__TASK__:
Nothing but the lines from the one with "(1609) | 0 |" through the final line of the entries should appear in the answer, copied exactly and without pictures.

__Collection entries__:
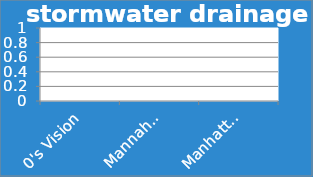
| Category | stormwater drainage |
|---|---|
| 0's Vision | 0 |
| Mannahatta (1609) | 0 |
| Manhattan (2010) | 0 |
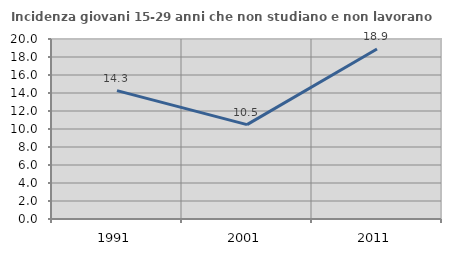
| Category | Incidenza giovani 15-29 anni che non studiano e non lavorano  |
|---|---|
| 1991.0 | 14.261 |
| 2001.0 | 10.487 |
| 2011.0 | 18.894 |

__TASK ANSWER__:
| Mannahatta (1609) | 0 |
| Manhattan (2010) | 0 |
| Category | Incidenza giovani 15-29 anni che non studiano e non lavorano  |
|---|---|
| 1991.0 | 14.261 |
| 2001.0 | 10.487 |
| 2011.0 | 18.894 |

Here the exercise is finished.